FDA Grants Orphan Drug Designation to Novel KIT Inhibitor for Advanced GIST

The FDA has granted orphan drug designation to the small molecule oral pan-variant KIT inhibitor, THE-630, for the treatment of patients with advanced gastrointestinal stromal tumors (GIST), according to a press release by Theseus Pharmaceuticals, Inc.¹

The currently FDA approved treatments for advanced GIST include imatinib (Gleevec) in the frontline setting, sunitinib (Sutent) in the second line, regorafenib (Stivarga) in the third line, and ripretinib (Qinlock) in the fourth line.
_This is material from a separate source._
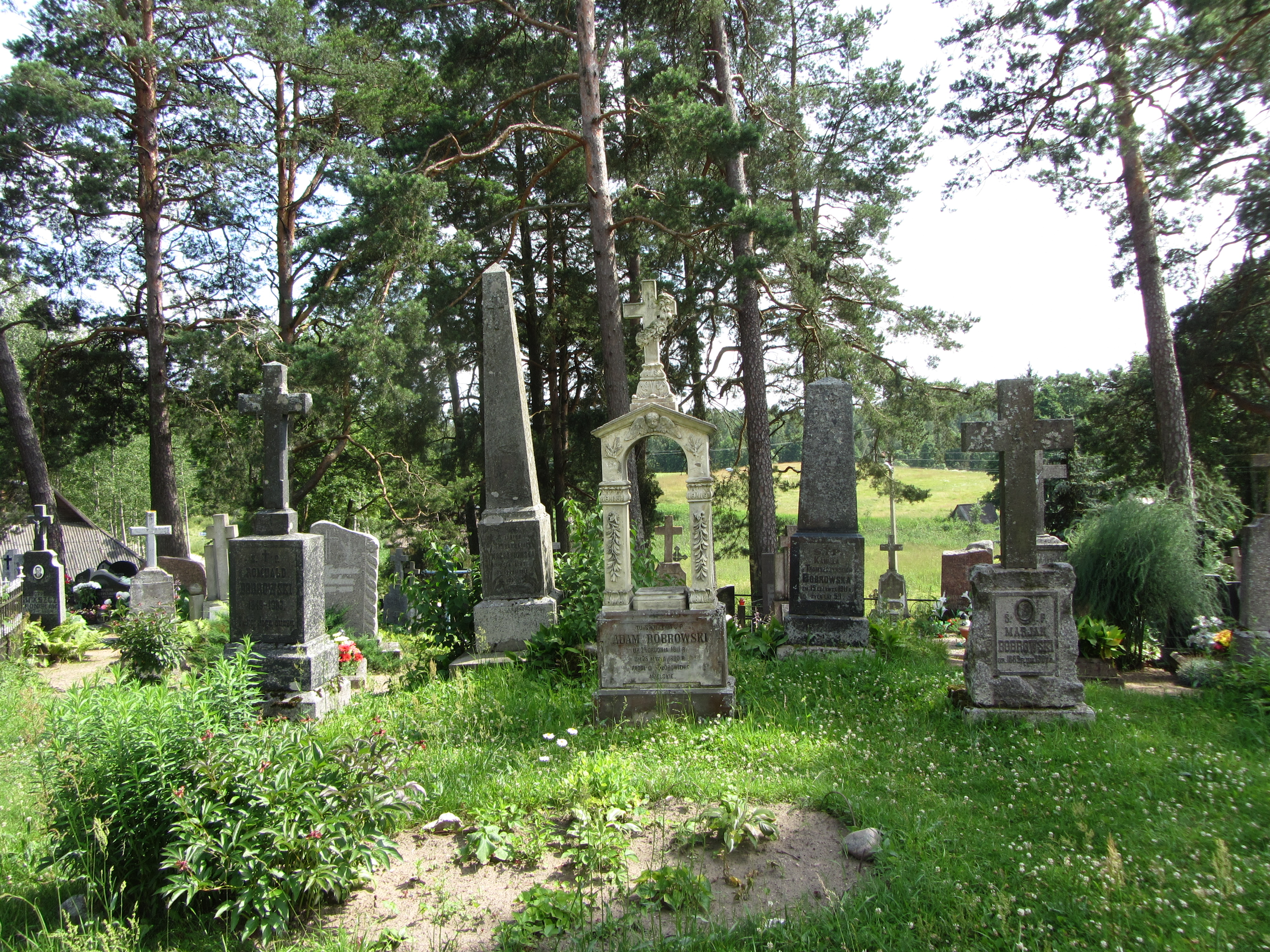 Gaidė, Lithuania

The objective response rates (ORRs) for the FDA-approved agents range from 9% to 51.4%, according to a presentation given during the American Association for Cancer Research Annual Meeting 2021. The median progression-free survival (PFS) observed with these agents ranges from 4.5 months to 18.9 months.²

However, an unmet need in the treatment of GIST remains for a fifth-line option, as well as better options for earlier lines of treatment. Considering that about 80% of relapse cases are driven by secondary resistance mutations in KIT, a KIT inhibitor like THE-630 in the treatment landscape is warranted.
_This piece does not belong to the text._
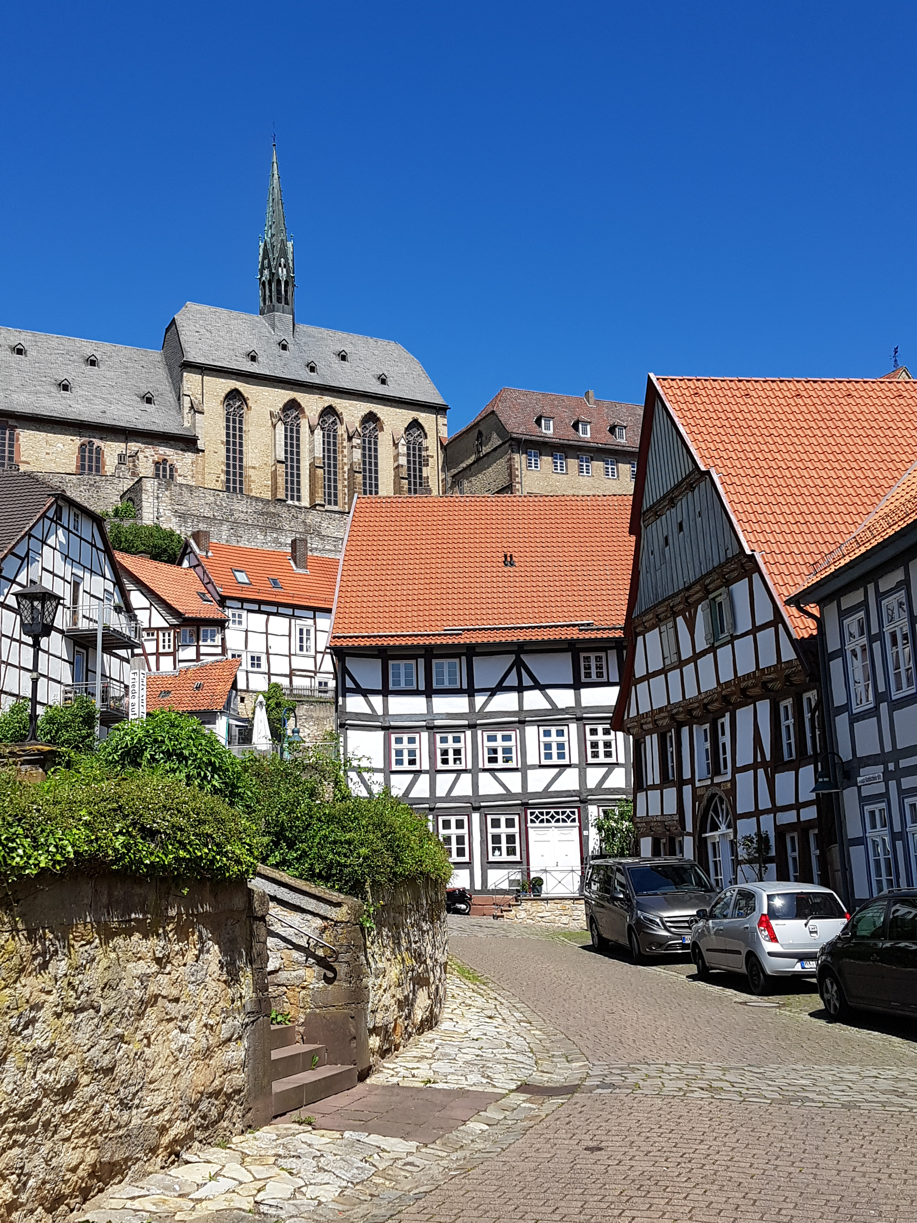 Warburg - Blick von der Altstadt zum Gymnasium Marianum und Kirche Maria-im-Weinberg

"We are pleased to have received [orphan drug designation] for THE-630 so quickly after the initiation of the first-in-human trial. This designation from the FDA emphasizes the need to bring better therapeutic options to patients with advanced GIST," said David Kerstein, MD, chief medical officer, Theseus, in a press release. "For patients living with GIST, progression through standard lines of therapy is often associated with the emergence of resistance mutations in KIT. We look forward to evaluating the clinical potential of THE-630 to inhibit these resistance mutations in patients who've exhausted available therapies and when used in earlier lines of therapy."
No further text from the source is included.